Wristbands for cystic fibrosis
A new style of wristband has been designed and produced to raise funds for the Cystic Fibrosis Trust.
The Apter family along with a group of friends have produced the wristband to raise funds for the Trust in memory of their lovely son James. James had cystic fibrosis and was also diagnosed with leukemia in April 2011. He lost his battle against leukemia on 8 September 2011. Selling the wristbands will keep James' memory alive whilst raising funds for a charity that is very close to his family's hearts. Order your wristband today.
The Little Cook Book
'The Little Cook Book' written by Alex Sayers for her son Enzo has already raised over £13,000 for the Trust. The cook book was inspired by meals savoured during a childhood spent in Italy watching her Italian grandmother in the kitchen.
The easy to follow recipes include 'Nonna Lisa's Meat Balls', 'Italian Chicken', 'Creamy Mushroom Pasta', 'Sausage Bake' and many more tempting recipes.
TV Chef Gino D'Acampo has also contributed two recipes as well as personal trainer Ben Mudge.

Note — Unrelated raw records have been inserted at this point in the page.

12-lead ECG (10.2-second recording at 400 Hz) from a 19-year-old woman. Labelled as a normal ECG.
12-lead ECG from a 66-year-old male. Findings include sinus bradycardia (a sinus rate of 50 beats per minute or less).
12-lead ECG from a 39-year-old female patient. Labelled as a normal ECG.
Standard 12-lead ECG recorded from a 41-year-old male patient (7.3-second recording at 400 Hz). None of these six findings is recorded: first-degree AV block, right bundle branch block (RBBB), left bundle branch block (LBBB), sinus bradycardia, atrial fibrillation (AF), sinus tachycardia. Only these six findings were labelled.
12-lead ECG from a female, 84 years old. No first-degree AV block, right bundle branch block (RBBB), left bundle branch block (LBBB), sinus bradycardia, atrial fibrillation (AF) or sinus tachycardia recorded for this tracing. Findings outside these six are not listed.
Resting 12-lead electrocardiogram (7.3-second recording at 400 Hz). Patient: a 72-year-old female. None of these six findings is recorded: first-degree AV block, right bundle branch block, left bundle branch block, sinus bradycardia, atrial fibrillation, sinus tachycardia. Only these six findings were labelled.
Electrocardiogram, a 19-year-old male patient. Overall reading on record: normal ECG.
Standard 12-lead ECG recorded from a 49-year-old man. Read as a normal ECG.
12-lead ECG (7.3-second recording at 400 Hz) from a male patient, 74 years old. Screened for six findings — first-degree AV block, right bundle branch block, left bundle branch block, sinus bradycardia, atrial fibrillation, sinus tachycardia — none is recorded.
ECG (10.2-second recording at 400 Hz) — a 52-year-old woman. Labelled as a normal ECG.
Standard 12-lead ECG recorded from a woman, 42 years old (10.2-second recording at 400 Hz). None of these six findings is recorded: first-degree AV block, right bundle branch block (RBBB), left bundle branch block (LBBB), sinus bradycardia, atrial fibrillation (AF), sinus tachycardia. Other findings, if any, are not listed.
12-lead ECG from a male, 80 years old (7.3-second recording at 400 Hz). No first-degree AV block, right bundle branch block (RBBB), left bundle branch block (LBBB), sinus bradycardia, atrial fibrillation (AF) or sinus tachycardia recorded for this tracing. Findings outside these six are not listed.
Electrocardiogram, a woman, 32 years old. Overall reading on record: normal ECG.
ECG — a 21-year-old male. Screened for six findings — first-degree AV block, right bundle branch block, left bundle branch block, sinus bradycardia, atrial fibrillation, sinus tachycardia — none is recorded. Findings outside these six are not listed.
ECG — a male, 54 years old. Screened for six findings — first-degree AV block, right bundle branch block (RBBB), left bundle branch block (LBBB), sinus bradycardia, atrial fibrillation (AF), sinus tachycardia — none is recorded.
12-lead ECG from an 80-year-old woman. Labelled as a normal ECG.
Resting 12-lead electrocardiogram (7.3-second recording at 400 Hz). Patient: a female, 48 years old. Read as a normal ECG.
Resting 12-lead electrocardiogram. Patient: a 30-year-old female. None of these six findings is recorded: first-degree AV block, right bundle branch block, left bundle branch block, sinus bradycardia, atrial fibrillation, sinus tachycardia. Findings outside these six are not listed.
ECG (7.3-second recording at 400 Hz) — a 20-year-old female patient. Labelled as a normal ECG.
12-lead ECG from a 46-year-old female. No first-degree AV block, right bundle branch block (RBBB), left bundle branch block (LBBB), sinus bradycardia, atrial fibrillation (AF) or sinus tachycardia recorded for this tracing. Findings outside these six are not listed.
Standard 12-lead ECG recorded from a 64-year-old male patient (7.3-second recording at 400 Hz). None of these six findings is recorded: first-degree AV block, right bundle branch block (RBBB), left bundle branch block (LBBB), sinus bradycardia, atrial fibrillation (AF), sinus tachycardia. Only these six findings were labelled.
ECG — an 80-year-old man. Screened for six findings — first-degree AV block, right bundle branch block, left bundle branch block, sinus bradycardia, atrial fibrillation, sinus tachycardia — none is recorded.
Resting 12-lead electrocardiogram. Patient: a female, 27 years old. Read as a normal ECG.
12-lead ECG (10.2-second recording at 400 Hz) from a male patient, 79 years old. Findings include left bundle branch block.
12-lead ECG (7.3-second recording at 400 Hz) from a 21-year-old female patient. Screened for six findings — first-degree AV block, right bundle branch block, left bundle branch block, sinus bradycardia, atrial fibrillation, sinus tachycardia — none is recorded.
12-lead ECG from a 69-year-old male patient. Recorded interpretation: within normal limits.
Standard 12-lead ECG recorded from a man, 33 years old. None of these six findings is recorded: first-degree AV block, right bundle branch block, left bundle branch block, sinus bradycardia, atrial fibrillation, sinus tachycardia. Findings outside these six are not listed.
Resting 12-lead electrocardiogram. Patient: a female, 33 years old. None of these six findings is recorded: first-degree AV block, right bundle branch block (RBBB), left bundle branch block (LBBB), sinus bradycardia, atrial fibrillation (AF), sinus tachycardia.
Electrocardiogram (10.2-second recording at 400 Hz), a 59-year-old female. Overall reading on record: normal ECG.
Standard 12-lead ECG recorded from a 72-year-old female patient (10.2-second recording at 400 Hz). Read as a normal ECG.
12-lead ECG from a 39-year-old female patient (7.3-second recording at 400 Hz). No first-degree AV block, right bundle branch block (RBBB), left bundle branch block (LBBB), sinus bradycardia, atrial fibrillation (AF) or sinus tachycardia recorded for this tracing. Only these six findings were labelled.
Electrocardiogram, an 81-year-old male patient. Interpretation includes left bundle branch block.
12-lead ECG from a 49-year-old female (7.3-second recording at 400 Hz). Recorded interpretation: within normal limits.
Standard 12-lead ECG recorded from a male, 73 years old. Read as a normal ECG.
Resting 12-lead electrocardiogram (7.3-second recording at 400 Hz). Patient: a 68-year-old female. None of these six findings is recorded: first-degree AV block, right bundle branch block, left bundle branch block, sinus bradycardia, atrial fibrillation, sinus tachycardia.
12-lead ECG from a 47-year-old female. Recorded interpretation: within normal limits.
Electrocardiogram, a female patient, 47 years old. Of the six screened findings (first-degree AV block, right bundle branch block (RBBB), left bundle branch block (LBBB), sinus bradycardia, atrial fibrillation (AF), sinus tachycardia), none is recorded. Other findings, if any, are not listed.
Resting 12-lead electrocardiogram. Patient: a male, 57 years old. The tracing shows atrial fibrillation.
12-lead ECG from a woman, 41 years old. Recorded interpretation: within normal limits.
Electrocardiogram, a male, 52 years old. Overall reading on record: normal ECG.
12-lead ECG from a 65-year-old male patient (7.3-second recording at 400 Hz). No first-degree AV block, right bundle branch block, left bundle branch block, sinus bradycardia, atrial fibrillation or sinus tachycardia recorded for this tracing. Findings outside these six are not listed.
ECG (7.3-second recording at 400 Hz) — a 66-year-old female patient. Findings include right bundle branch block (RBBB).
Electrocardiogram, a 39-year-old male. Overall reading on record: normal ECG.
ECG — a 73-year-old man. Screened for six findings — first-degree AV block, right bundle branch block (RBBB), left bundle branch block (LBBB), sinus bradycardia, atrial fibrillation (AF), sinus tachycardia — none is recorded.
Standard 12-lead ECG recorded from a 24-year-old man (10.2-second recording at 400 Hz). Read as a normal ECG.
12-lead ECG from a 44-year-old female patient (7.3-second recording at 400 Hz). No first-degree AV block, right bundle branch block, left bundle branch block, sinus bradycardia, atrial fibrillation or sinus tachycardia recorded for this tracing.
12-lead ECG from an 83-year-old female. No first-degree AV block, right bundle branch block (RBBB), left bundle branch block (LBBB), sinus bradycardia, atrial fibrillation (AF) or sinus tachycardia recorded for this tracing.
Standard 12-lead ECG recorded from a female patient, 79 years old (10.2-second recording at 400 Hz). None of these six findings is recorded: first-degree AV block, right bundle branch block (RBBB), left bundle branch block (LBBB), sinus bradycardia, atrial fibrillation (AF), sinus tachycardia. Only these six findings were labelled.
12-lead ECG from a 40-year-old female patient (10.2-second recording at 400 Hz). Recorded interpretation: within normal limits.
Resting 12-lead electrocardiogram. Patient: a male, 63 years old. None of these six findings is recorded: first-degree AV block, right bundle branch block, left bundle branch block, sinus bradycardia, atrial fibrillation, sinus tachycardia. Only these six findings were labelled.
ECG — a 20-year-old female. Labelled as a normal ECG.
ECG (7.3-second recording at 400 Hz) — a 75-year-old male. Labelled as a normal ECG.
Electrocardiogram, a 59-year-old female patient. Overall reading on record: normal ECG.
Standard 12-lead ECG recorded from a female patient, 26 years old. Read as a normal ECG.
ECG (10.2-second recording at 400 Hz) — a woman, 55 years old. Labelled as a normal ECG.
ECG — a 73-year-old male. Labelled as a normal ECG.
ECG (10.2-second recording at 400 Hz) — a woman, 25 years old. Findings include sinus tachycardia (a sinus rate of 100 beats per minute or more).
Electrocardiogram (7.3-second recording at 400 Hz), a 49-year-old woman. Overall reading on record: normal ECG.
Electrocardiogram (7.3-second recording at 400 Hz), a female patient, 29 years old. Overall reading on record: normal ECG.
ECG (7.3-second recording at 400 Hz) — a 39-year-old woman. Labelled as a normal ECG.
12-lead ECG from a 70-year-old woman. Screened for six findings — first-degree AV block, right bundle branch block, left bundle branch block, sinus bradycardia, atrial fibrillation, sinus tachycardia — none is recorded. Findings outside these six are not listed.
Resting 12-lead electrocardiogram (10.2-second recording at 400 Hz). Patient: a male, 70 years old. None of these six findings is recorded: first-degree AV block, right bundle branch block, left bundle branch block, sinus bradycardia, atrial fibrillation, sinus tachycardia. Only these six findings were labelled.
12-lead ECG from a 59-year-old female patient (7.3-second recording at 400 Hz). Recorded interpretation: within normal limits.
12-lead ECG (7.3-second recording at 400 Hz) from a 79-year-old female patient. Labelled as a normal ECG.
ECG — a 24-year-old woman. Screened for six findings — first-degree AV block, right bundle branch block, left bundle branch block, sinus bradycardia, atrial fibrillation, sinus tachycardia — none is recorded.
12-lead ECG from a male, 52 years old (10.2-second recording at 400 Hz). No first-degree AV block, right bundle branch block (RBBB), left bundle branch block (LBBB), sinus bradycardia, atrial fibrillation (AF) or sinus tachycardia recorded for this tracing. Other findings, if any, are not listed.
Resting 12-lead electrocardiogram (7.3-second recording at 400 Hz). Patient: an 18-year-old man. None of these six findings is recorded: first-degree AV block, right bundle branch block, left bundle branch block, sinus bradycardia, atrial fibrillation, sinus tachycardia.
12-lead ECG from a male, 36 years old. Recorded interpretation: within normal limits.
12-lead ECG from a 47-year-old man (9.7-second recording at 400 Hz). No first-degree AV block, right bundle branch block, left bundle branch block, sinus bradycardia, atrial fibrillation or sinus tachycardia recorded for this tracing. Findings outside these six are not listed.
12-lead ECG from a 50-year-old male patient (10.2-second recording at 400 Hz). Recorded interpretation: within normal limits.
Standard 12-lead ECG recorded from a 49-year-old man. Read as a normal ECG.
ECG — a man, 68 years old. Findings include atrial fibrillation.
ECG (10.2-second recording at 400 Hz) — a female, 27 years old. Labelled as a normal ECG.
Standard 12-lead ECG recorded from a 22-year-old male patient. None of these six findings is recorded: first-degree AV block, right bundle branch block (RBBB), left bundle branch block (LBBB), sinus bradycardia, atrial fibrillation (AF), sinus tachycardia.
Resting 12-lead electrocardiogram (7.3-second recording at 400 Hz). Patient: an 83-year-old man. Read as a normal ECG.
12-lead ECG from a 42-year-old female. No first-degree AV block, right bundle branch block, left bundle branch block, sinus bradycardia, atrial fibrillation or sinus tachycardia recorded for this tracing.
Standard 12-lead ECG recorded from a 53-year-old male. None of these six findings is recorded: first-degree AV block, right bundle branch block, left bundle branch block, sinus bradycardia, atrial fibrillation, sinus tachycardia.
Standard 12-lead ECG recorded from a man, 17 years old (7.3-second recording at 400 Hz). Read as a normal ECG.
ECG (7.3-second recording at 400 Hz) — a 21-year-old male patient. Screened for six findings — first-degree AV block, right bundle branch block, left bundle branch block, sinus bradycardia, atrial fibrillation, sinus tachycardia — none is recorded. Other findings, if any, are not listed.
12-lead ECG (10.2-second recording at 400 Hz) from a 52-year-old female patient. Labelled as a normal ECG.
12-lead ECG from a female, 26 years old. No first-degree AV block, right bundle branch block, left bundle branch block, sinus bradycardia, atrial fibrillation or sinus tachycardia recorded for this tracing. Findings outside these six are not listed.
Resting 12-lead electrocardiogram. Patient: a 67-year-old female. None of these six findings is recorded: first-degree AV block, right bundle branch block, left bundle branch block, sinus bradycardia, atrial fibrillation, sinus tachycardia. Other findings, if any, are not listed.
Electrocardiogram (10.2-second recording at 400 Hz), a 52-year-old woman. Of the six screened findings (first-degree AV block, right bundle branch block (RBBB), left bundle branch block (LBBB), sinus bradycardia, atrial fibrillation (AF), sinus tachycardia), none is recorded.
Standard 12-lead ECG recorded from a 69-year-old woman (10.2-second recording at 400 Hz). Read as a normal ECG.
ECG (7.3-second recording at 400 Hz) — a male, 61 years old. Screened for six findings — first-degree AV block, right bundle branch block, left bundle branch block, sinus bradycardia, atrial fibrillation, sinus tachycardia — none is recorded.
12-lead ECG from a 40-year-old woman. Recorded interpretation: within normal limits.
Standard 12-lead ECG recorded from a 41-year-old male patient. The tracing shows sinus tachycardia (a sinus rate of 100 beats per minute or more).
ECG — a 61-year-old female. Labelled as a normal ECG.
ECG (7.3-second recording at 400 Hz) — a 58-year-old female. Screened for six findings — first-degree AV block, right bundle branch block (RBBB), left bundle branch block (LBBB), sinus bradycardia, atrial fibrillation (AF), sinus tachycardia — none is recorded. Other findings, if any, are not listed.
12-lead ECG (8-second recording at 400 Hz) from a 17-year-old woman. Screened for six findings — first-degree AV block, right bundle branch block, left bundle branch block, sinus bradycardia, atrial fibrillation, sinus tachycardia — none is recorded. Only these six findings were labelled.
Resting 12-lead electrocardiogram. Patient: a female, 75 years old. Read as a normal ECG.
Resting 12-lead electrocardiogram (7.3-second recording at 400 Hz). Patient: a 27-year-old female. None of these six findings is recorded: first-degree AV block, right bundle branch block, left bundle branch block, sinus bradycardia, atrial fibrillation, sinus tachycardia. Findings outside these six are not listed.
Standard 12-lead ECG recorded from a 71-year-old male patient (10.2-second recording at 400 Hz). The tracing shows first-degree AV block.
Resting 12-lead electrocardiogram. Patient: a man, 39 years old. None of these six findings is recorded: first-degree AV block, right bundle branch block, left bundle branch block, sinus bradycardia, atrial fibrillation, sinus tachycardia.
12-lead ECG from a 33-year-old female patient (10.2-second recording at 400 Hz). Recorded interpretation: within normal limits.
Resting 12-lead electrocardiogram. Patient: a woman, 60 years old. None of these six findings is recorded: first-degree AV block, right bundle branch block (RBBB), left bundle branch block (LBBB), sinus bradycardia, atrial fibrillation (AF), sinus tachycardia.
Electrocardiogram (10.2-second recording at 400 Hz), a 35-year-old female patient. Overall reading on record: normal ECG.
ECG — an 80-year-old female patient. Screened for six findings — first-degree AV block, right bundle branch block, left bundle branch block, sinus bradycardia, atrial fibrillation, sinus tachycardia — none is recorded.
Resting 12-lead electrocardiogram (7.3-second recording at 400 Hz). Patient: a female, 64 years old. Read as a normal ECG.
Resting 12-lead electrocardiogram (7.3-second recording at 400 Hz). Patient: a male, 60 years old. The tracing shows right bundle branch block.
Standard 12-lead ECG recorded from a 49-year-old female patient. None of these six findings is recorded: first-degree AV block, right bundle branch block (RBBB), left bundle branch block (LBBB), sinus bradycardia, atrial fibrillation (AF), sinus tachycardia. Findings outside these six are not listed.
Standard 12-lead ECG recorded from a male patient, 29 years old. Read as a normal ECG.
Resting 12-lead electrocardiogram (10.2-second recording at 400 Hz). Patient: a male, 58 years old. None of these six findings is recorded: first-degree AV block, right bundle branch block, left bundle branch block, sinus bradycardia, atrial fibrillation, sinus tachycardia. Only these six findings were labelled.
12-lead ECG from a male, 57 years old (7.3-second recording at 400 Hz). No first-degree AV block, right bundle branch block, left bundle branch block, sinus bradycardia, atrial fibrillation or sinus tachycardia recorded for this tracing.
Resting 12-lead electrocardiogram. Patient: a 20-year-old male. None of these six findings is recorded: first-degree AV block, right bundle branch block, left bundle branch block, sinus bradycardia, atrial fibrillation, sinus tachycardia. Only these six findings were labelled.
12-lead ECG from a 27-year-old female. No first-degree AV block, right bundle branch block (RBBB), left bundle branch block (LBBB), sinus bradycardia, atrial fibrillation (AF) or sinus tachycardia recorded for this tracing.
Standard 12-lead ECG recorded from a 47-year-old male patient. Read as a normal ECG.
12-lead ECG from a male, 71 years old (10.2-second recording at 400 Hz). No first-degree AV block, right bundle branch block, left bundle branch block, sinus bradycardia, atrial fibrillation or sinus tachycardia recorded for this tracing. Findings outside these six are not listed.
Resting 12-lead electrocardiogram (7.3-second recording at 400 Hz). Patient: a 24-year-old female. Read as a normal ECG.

The cook book is still available at £10 with all proceeds going directly to the Trust.
Please contact Alex Sayers via email at email@example.com.
Portraits of cystic fibrosis book
Photographer Simon Wiffen's book '47 / A Life With Cystic Fibrosis' is a collection of intimate and compelling portraits, exploring the realities of living with cystic fibrosis.
Each subject featured in the book offers their insight into life and the condition.
For each copy sold, £5 will be donated to the Cystic Fibrosis Trust. The book is available to order from Simon's website for £20.